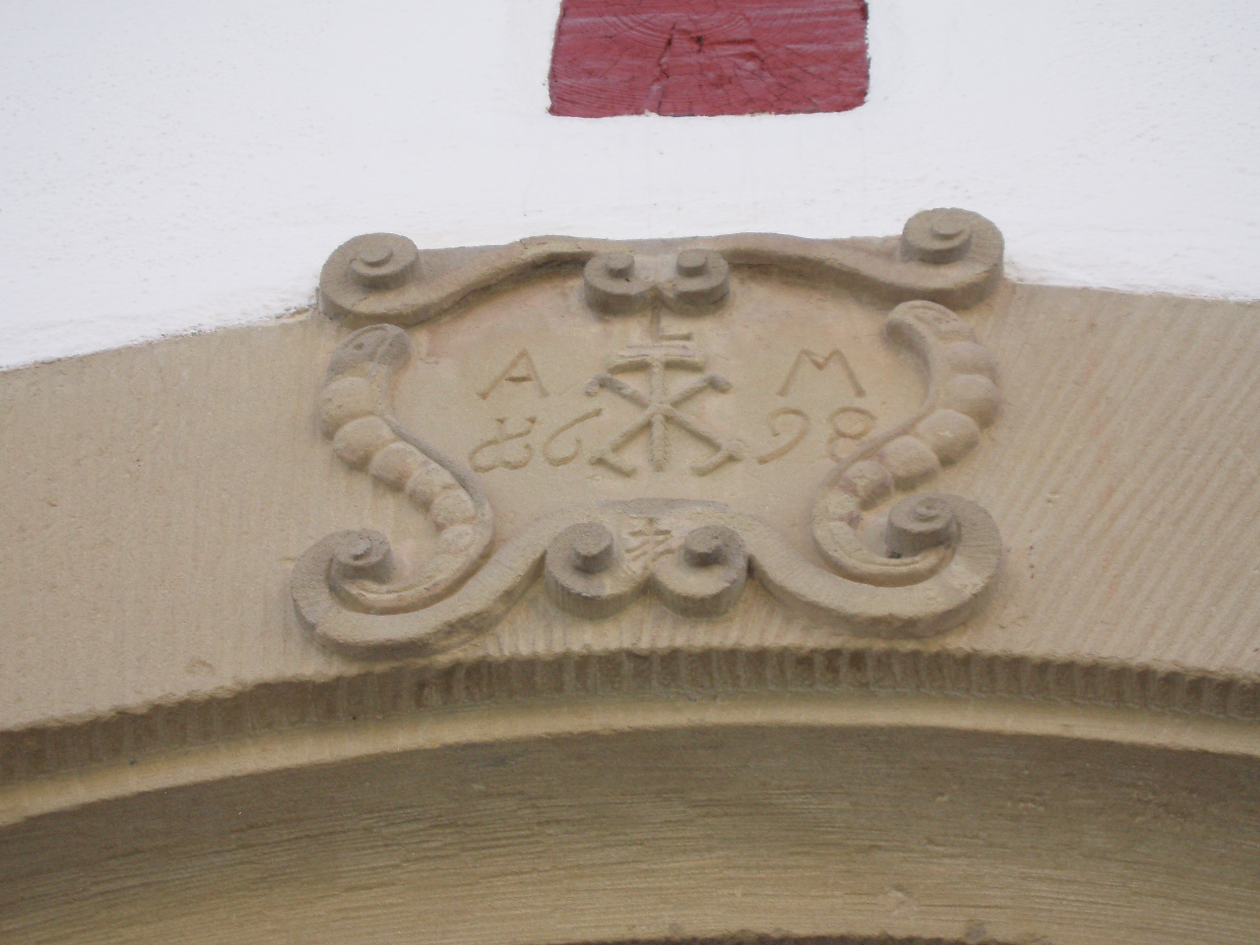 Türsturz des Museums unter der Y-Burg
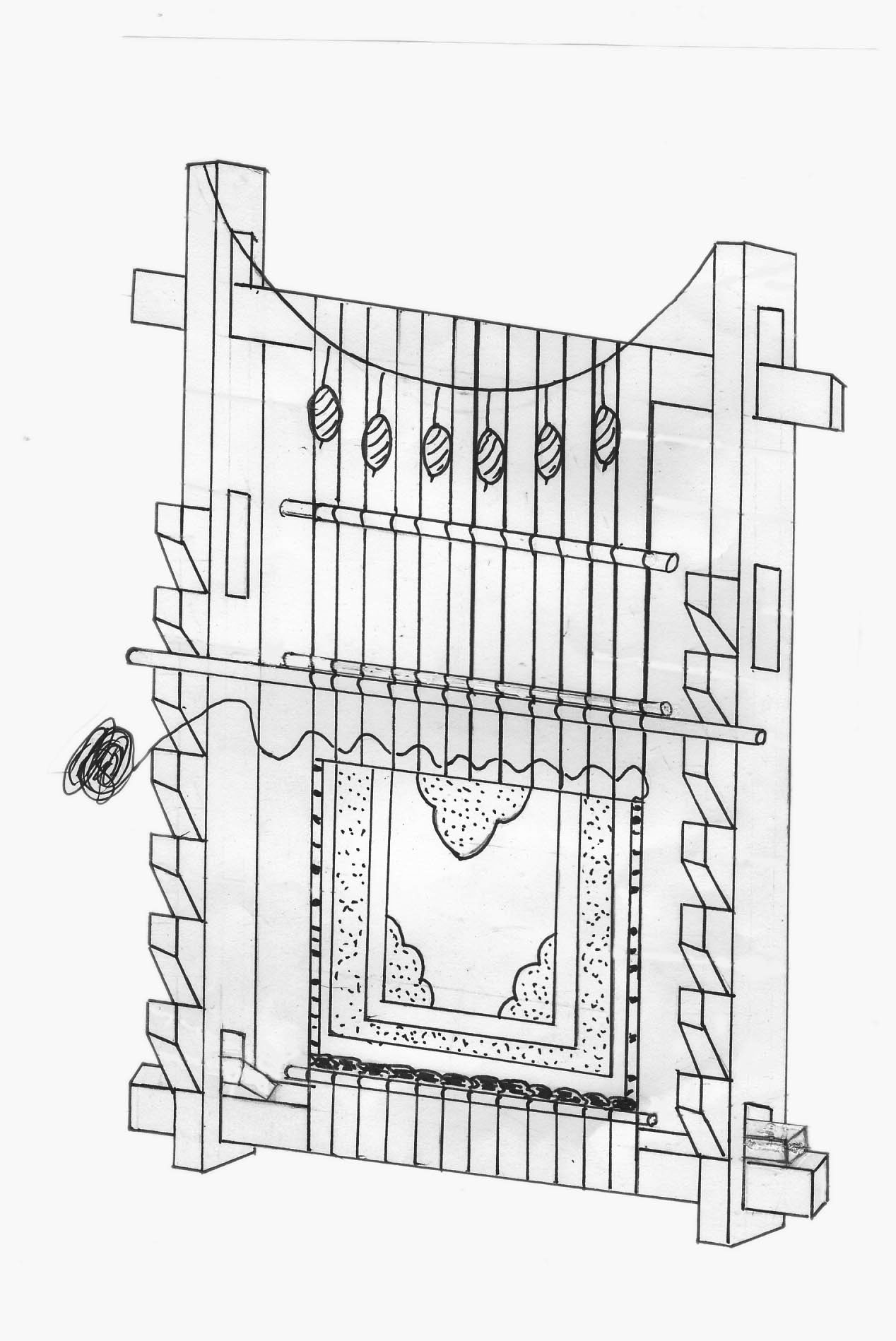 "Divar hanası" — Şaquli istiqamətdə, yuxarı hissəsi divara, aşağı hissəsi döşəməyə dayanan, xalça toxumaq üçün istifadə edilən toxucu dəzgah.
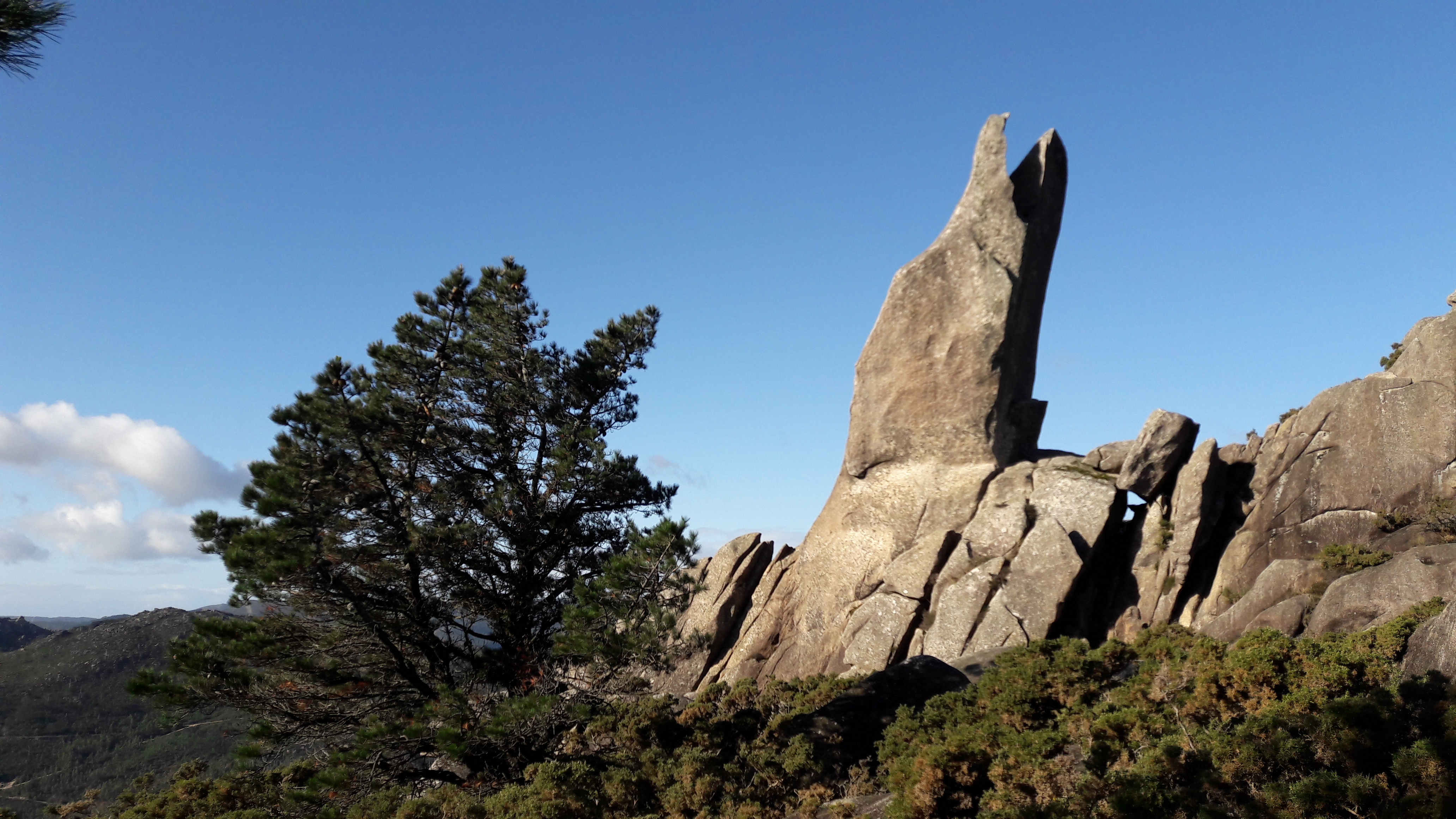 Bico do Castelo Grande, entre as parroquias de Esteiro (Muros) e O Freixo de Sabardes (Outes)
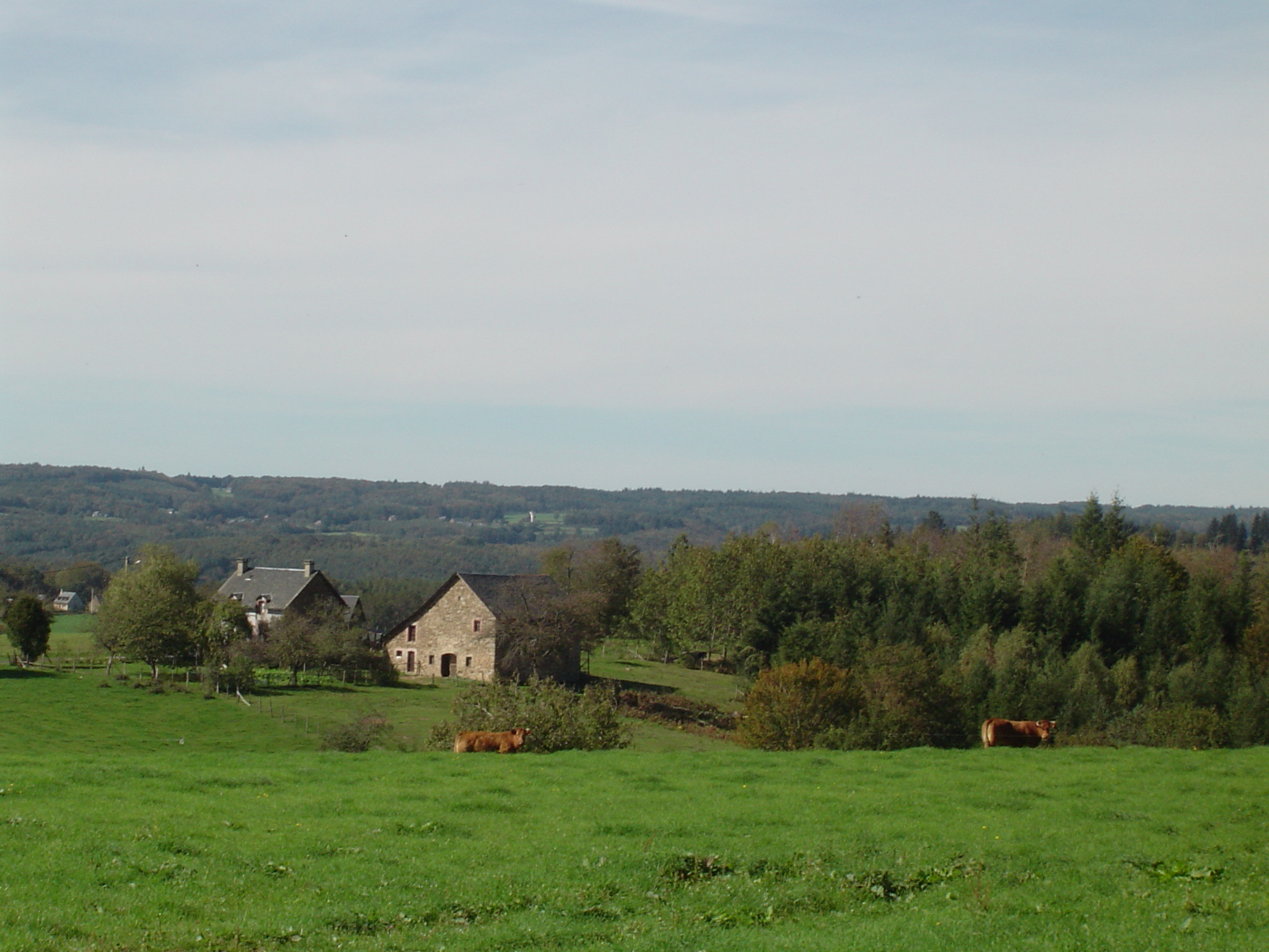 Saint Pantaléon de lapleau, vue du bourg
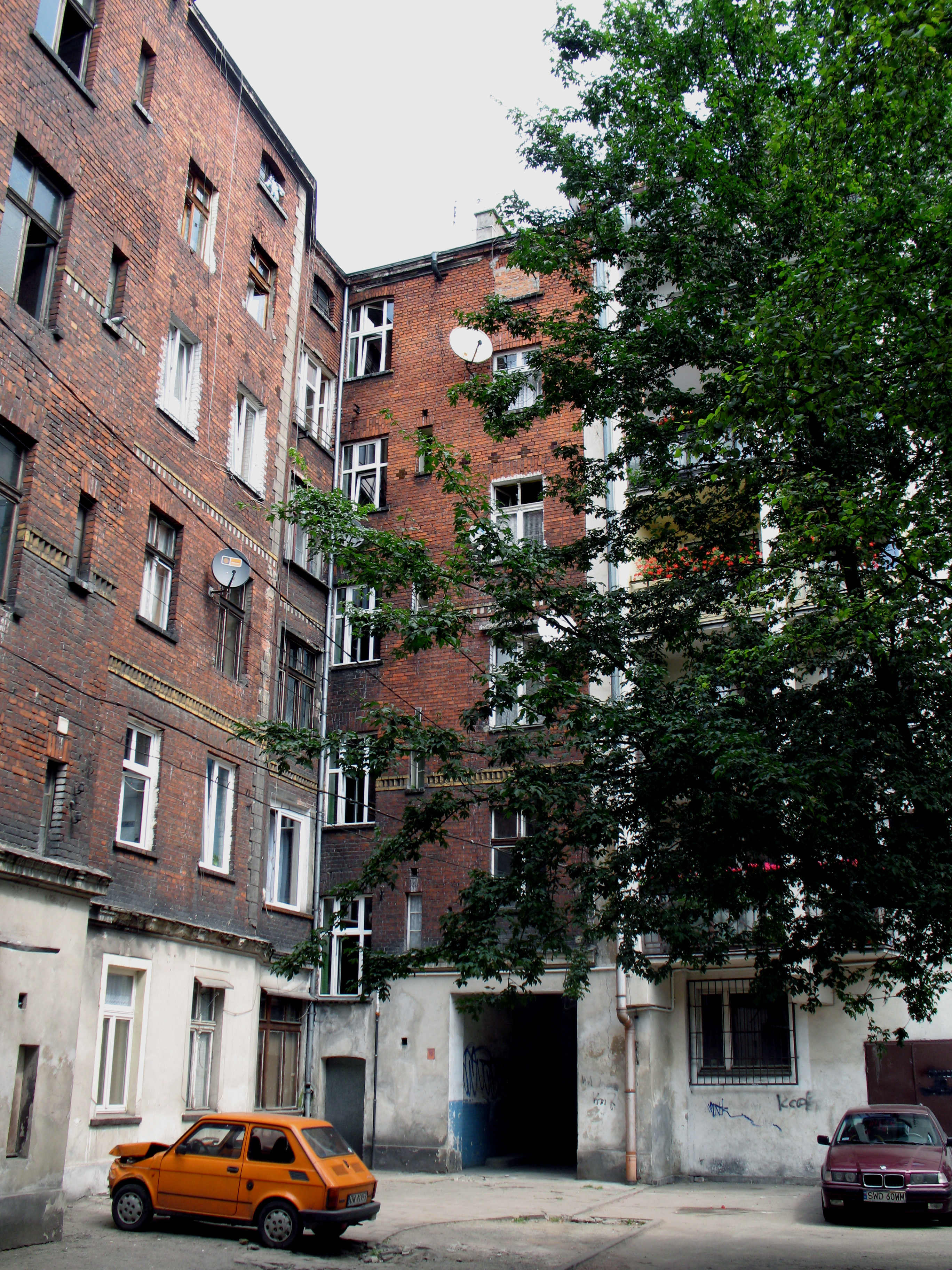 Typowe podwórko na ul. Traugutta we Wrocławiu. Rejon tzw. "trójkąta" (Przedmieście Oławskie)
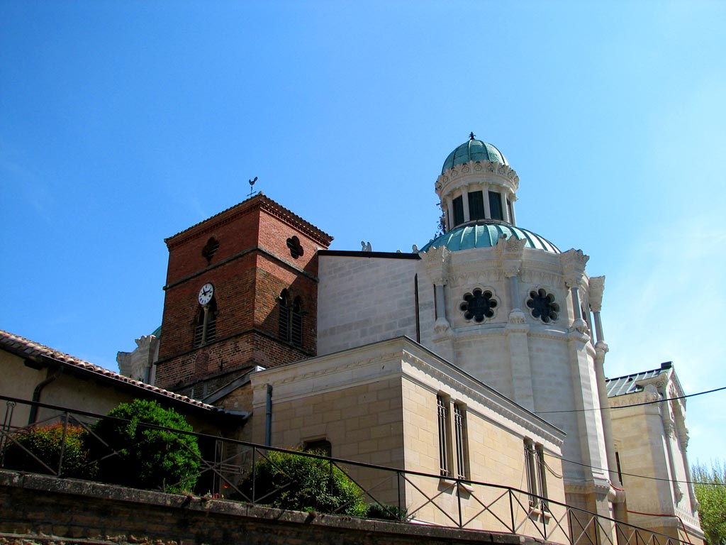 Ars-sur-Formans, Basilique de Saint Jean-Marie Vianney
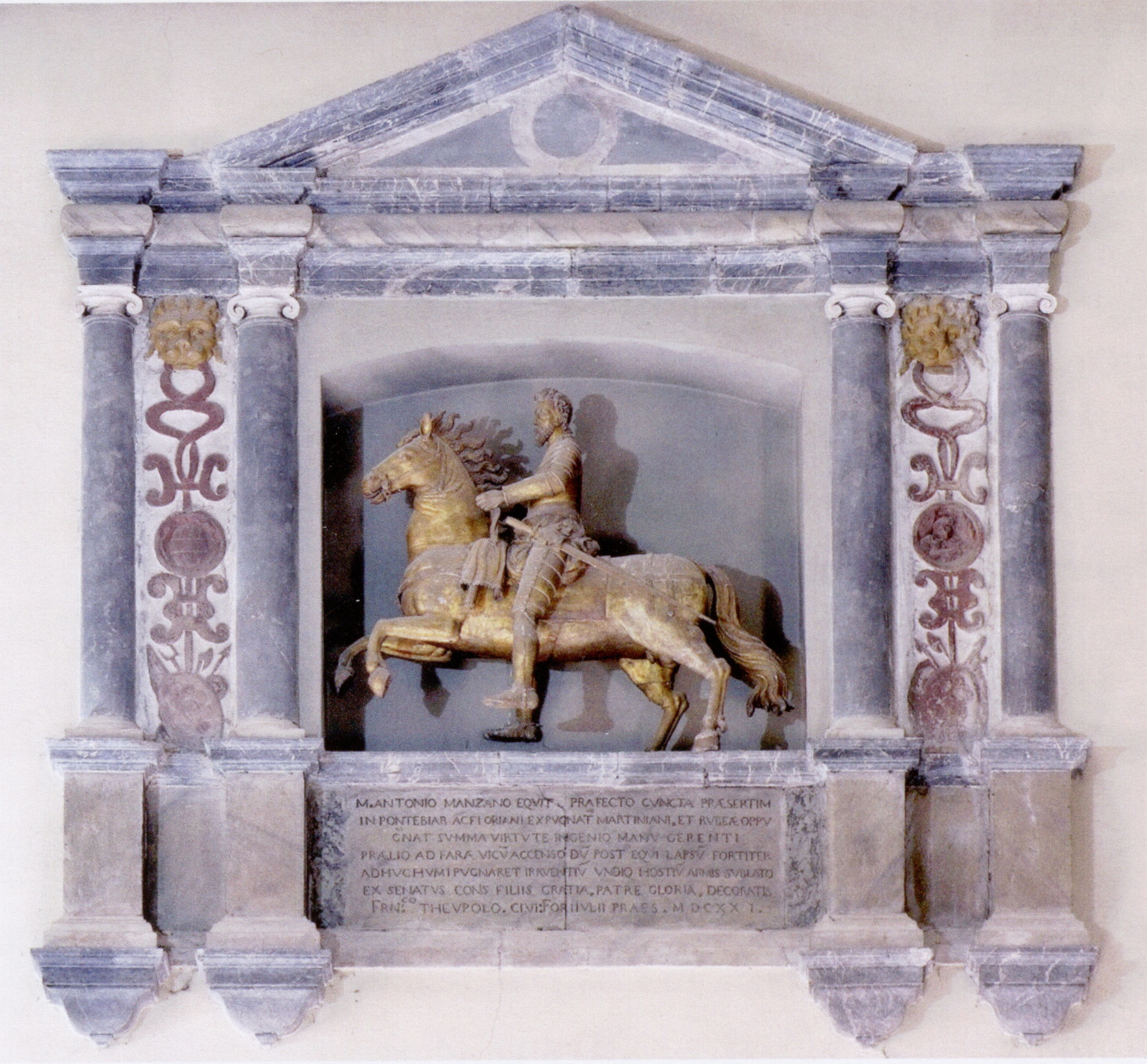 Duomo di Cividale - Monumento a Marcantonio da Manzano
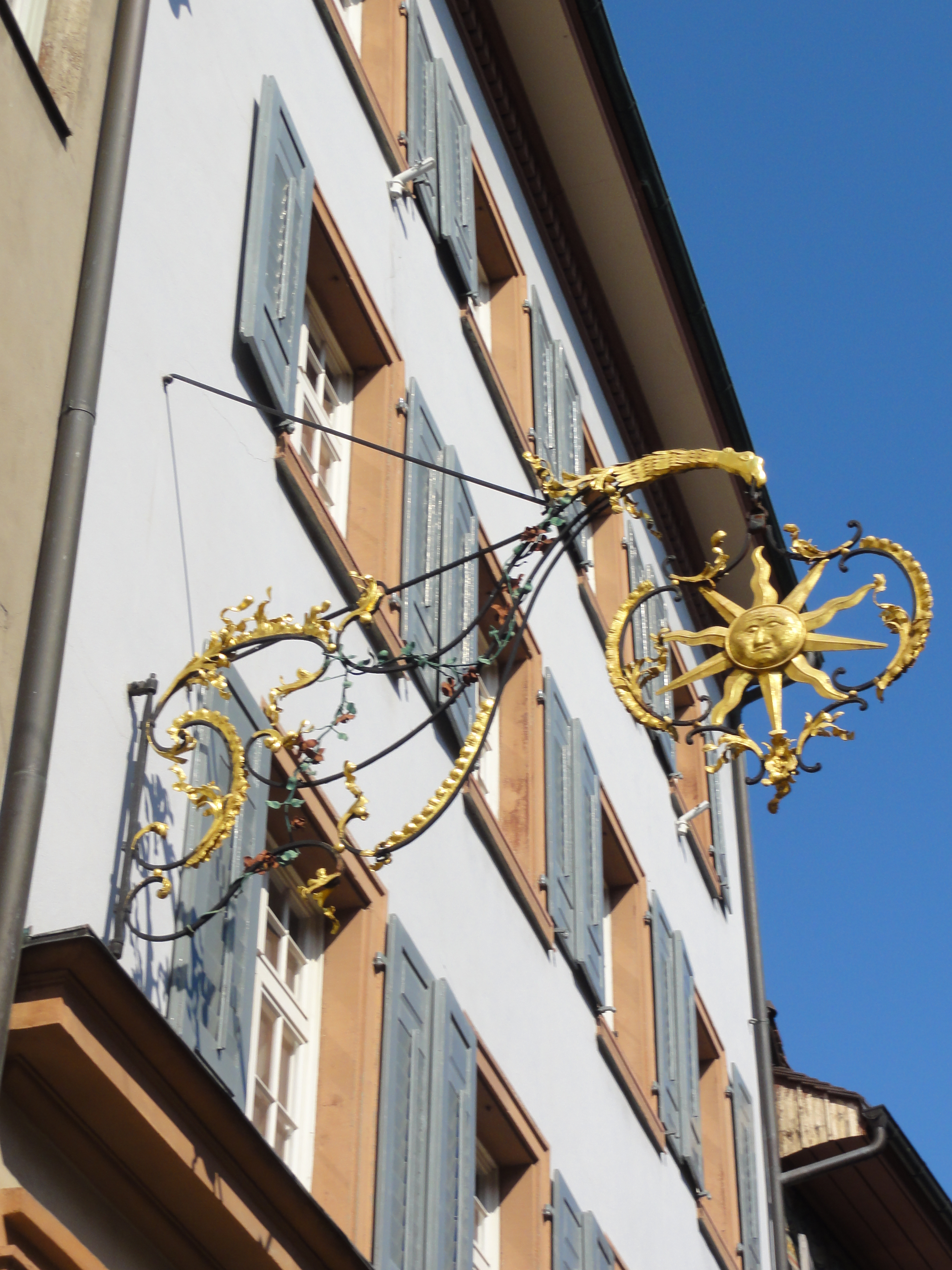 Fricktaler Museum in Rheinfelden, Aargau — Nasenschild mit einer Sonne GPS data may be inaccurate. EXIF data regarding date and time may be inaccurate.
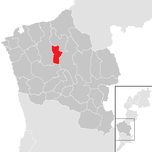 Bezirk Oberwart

**TASK TO CARRY OUT:** Write out each line again, exactly as it appears above, except for any picture.

**EXERCISE OUTPUT:**
 Türsturz des Museums unter der Y-Burg
 "Divar hanası" — Şaquli istiqamətdə, yuxarı hissəsi divara, aşağı hissəsi döşəməyə dayanan, xalça toxumaq üçün istifadə edilən toxucu dəzgah.
 Bico do Castelo Grande, entre as parroquias de Esteiro (Muros) e O Freixo de Sabardes (Outes)
 Saint Pantaléon de lapleau, vue du bourg
 Typowe podwórko na ul. Traugutta we Wrocławiu. Rejon tzw. "trójkąta" (Przedmieście Oławskie)
 Ars-sur-Formans, Basilique de Saint Jean-Marie Vianney
 Duomo di Cividale - Monumento a Marcantonio da Manzano
 Fricktaler Museum in Rheinfelden, Aargau — Nasenschild mit einer Sonne GPS data may be inaccurate. EXIF data regarding date and time may be inaccurate.
 Bezirk Oberwart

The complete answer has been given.